Task statement: Beginning at the line with "Restaurare - Conacul Potlogi." in the records below, return each line up to and including the last, exactly as it stands, but not the pictures.

Input for this task:
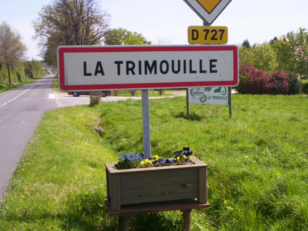 Panneau d'entrée ville La Trimouille
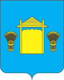 Герб Великих Бірків 1866 року
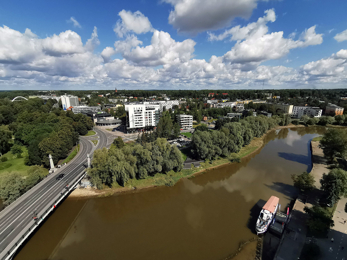 Ülejõe linnaosa nähtuna Emajõe Ärikeskusest aastal 2019
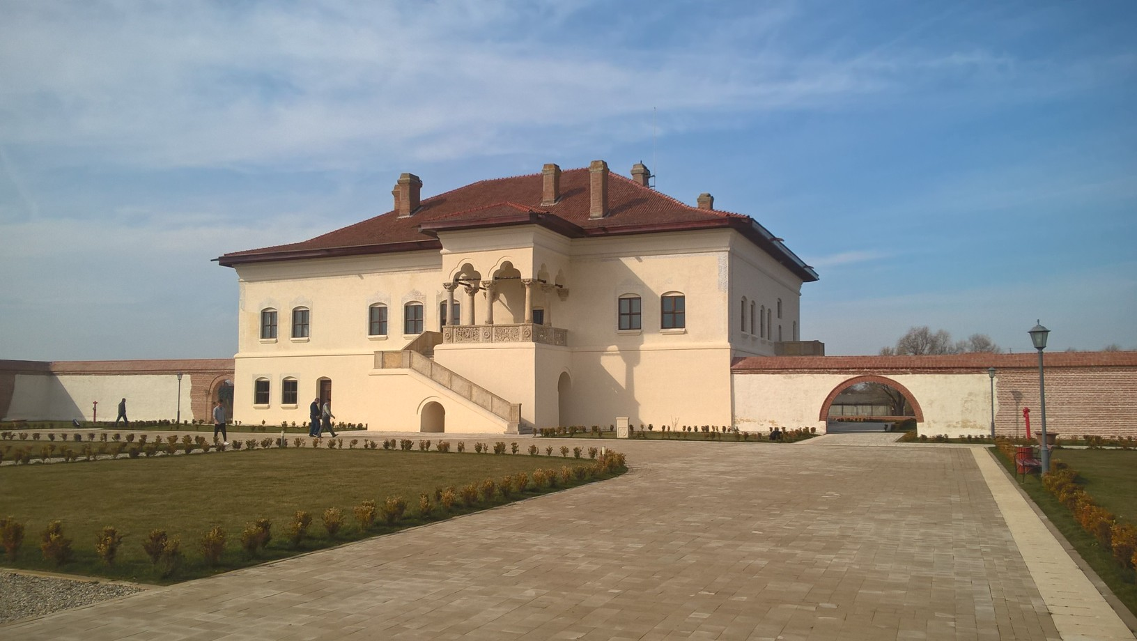 Restaurare - Conacul Potlogi.
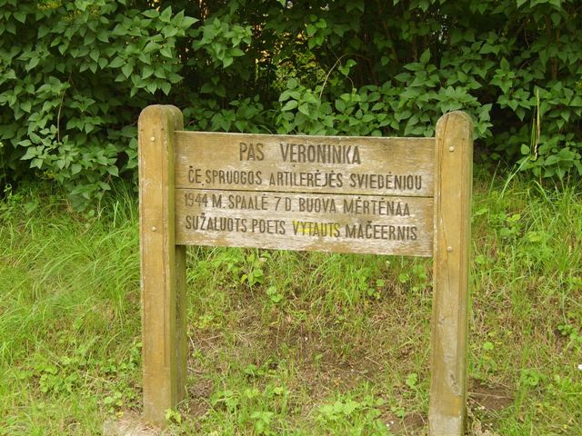 Vytauto Mačernio žuvimo vieta Žemaičių Kalvarijoje Nuotraukos autorius: Tadas12
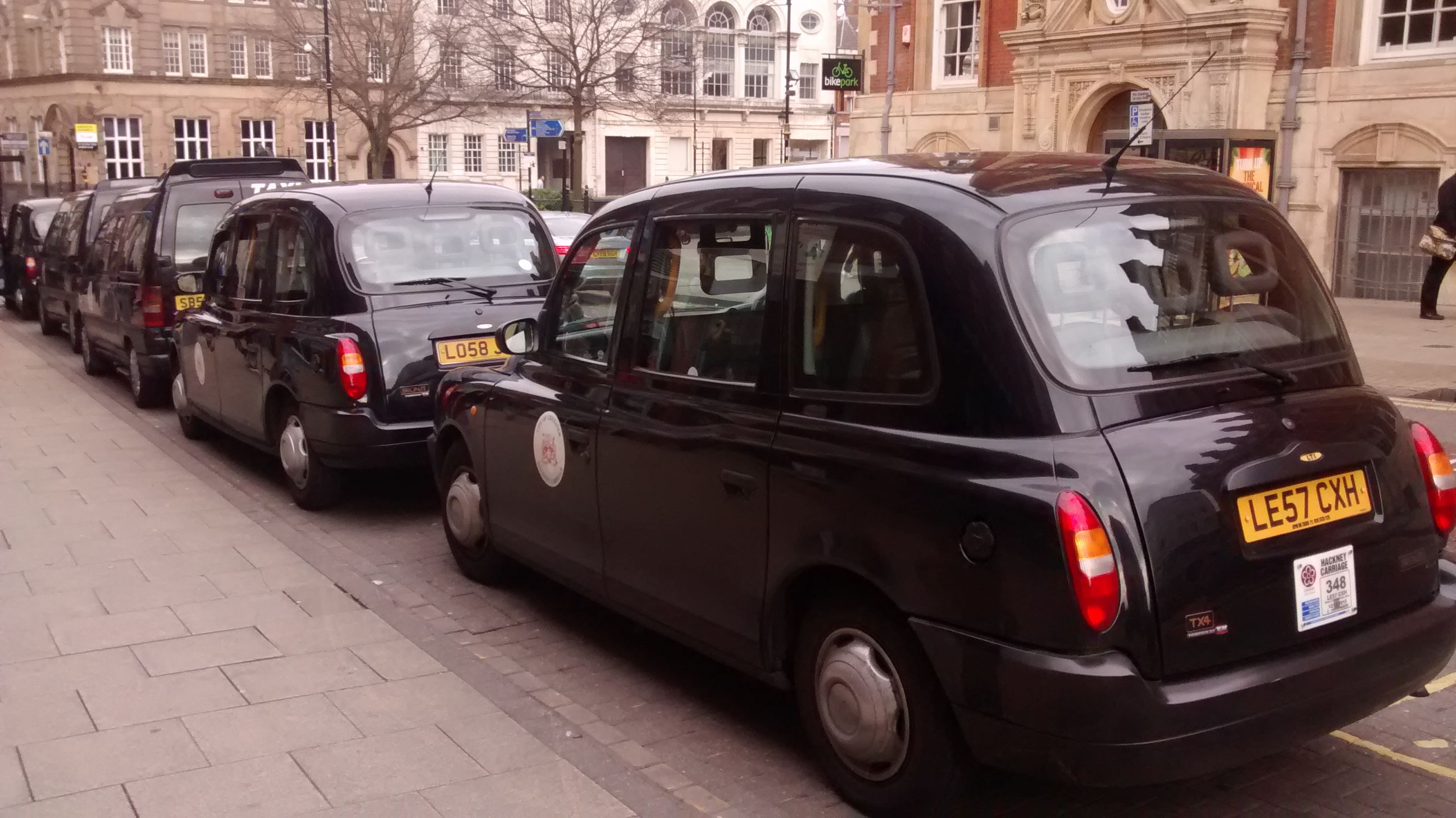 Postój Taksówek w centrum Leicester

Your response:
 Restaurare - Conacul Potlogi.
 Vytauto Mačernio žuvimo vieta Žemaičių Kalvarijoje Nuotraukos autorius: Tadas12
 Postój Taksówek w centrum Leicester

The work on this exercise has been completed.